Наука и религия конкурируют друг с другом в том, что касается понимания сверхсложности подобной реальности. Такая конкуренция не носит антагонистического характера. Как поведет себя религия в этой ситуации? Любая ее попытка отказаться от конкуренции (и кооперации) с наукой в вопросе о сложности и сверхсложности приведет к тому, что пальма первенства перейдет к науке. Религии же останется пропись, элементарщина. Но в этом случае религия проиграет.
Так что такое атака церкви на науку? Граф А.К.Толстой, как православный методолог XIX столетия, показывает, что это ересь. Это посягательство на Бога. На его прерогативы, на всевозможности Вседержителя. В чем изъян его методологических построений? И есть ли этот изъян?
Православный методолог XXI века А.Лоргус прекрасно понимает, что, с методологической точки зрения, изъяна нет. Существует Система (религиозная или иная). Существует Информация, отвечающая критериям достоверности («экспериментальные результаты» это называется, «верификация» и так далее). Как может Система не интегрировать в себя Информацию: данные науки, любые другие данные о мире, имеющие статус достоверности (при том, что достоверность всегда относительна)? Если Система этого не может, то одно из двух: или Система плохо построена, или... Или на самом деле она-то может, но ей мешают, чтобы развалить ее, соорудив на пустом месте пустой и бесперспективный конфликт между Системой и Информацией.

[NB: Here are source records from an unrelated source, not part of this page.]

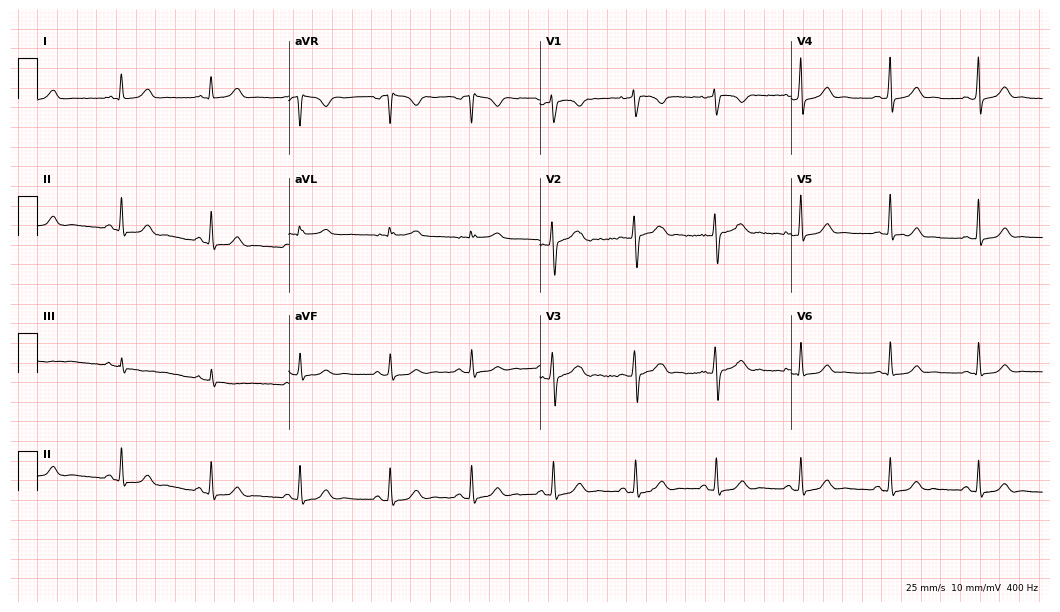
ECG — a 22-year-old female. Labelled as a normal ECG.
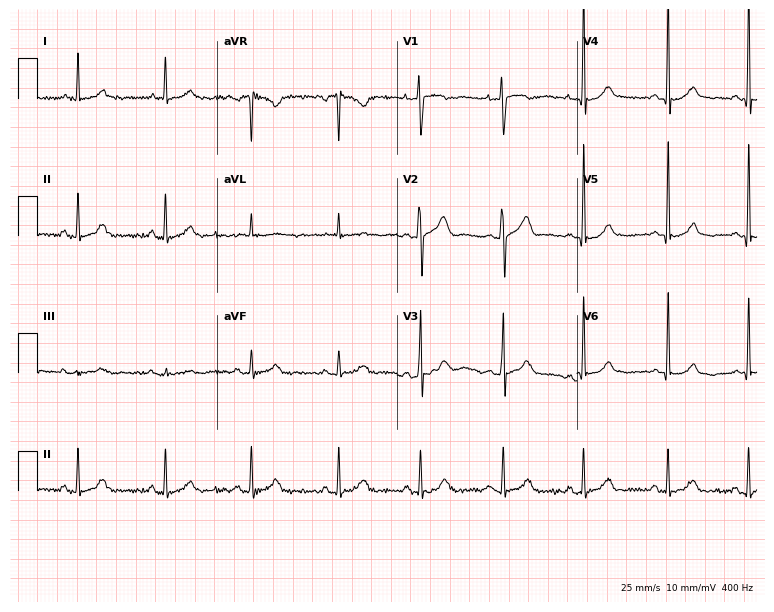
Electrocardiogram (7.3-second recording at 400 Hz), a 36-year-old female patient. Overall reading on record: normal ECG.
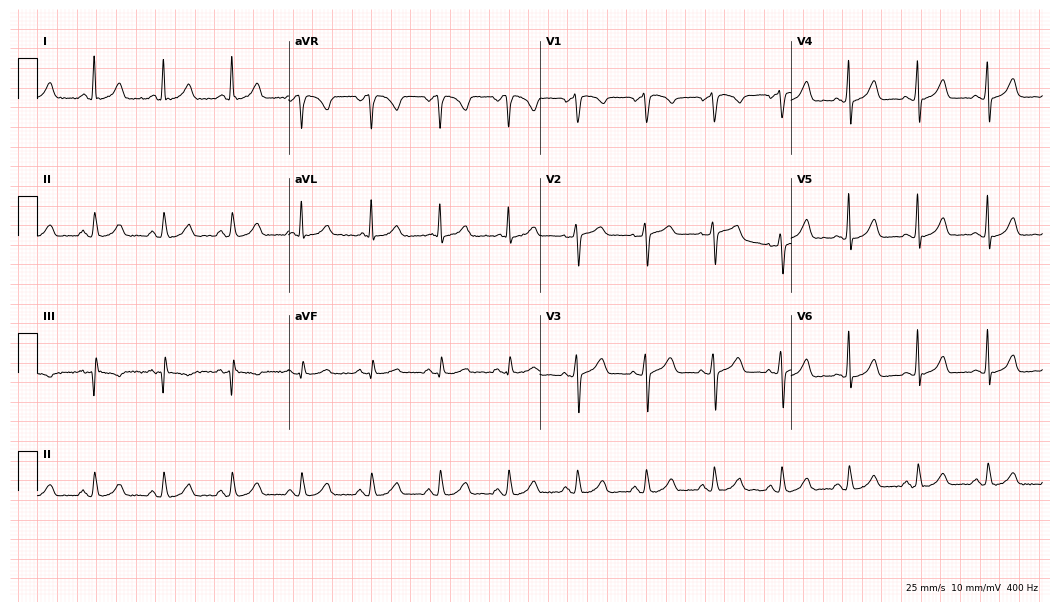
12-lead ECG from a 52-year-old female patient. Recorded interpretation: within normal limits.
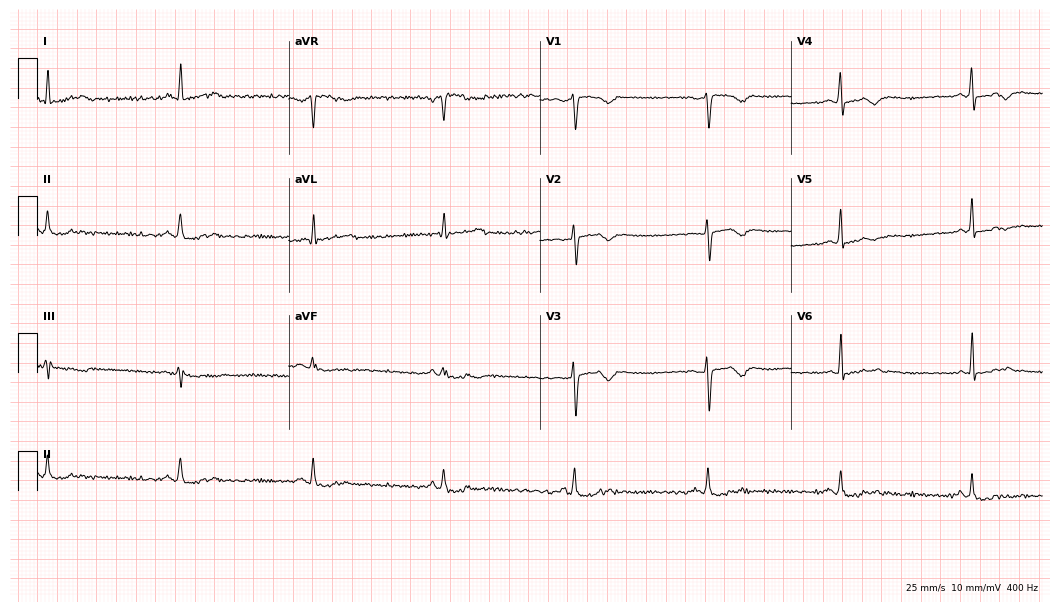
Resting 12-lead electrocardiogram. Patient: a woman, 31 years old. None of these six findings is recorded: first-degree AV block, right bundle branch block, left bundle branch block, sinus bradycardia, atrial fibrillation, sinus tachycardia.
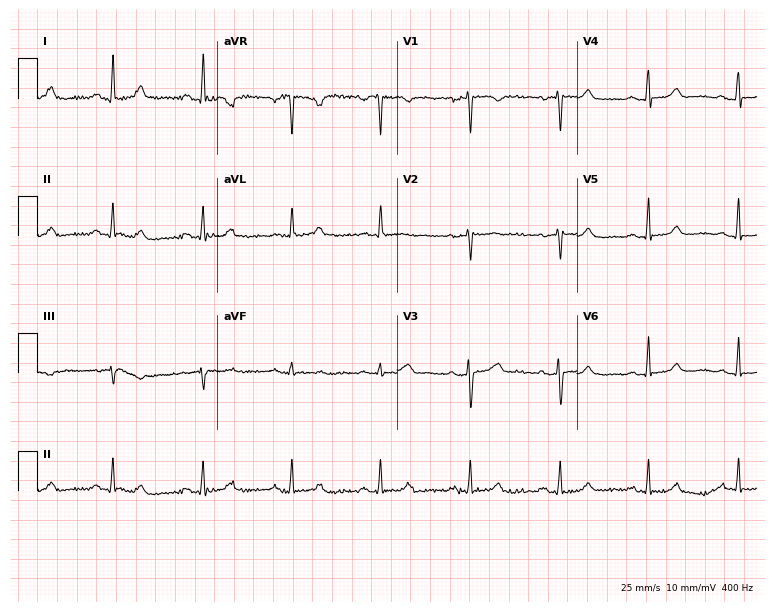
Electrocardiogram (7.3-second recording at 400 Hz), a 68-year-old female. Overall reading on record: normal ECG.
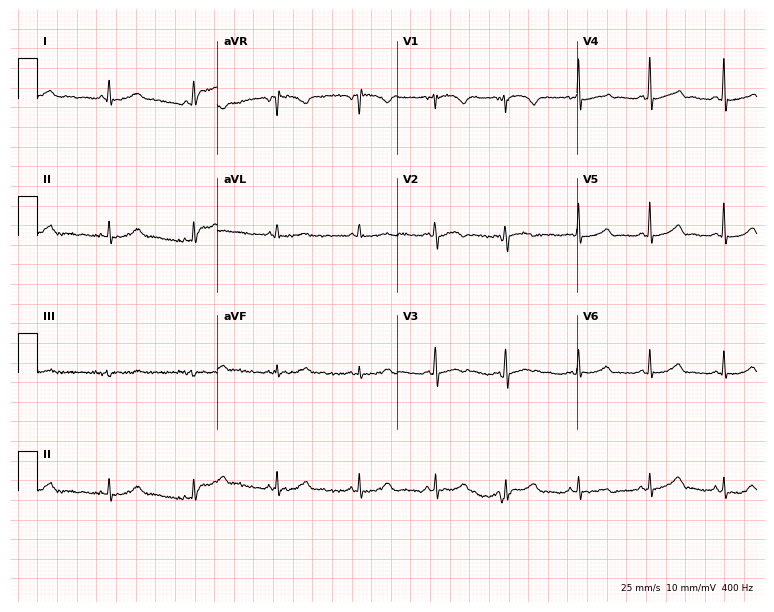
12-lead ECG from a woman, 45 years old. Recorded interpretation: within normal limits.
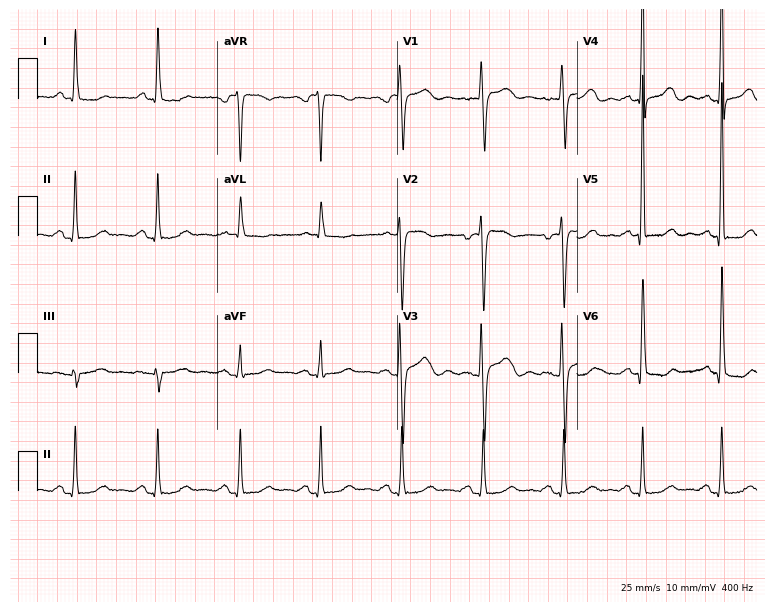
Resting 12-lead electrocardiogram. Patient: a 51-year-old female. Read as a normal ECG.

Но А. Лоргус не М. Лонгинов. Они живет, согласитесь, несколько позже. И замахивается на нечто большее. Если бы он замахивался только на теорию эволюции, я не стал бы столь подробно это обсуждать. Но он замахивается на теорию развития вообще. А поскольку ему мало замахиваться на теорию с позиций чистой веры (он слишком хорошо понимает, чем это чревато), то он берет в союзники (чуть не сказал «в подельники») методологию и теорию систем. Мол, теория развития была хороша, пока не возникла теория систем.
Это классический игровой прием. Он же – политический «заход». Управляемый конфликт, так сказать. Манипуляция, она же – разводка. Вы хотите атаковать науку. Вы ее делите на «своих» (методологов и системщиков) и «чужих» (сторонников теории развития). Потом «свои» должны съесть «чужих». А вы – стоять, уперши руки в боки, и похихикивать. Чужими руками жар загребать.
Конфликт теории систем и теории развития? Не понял. Ну, гадом буду, не понял. Я не выпускник психфака МГУ. Я кандидат физико-математических наук. Защищался в советскую эпоху, когда это кое-что значило. Защищался как раз по уравнениям, описывающим устойчивость систем, и сходным вопросам. У меня есть работы и по теории систем, и по распознаванию образов, и по обратным задачам. Я в политологии непрерывно применяю теорию систем.
Ну, так вот... Я не знаю ни одного профессионала, который осмелится сказать, что теория систем опровергает теорию развития. А у А.Лоргуса сказано именно это. Я не по реферативным выжимкам, данным М.Мироновой, сужу. Я А.Лоргуса сам внимательно прочитал. И мне его методологический прием ясен. Берем некие научные дисциплины (например, дисциплину X и дисциплину Y), сталкиваем их с научной же дисциплиной Z, потом организуем проигрыш дисциплины Z дисциплинам X и Y, а потом «подчищаем» все с помощью религии.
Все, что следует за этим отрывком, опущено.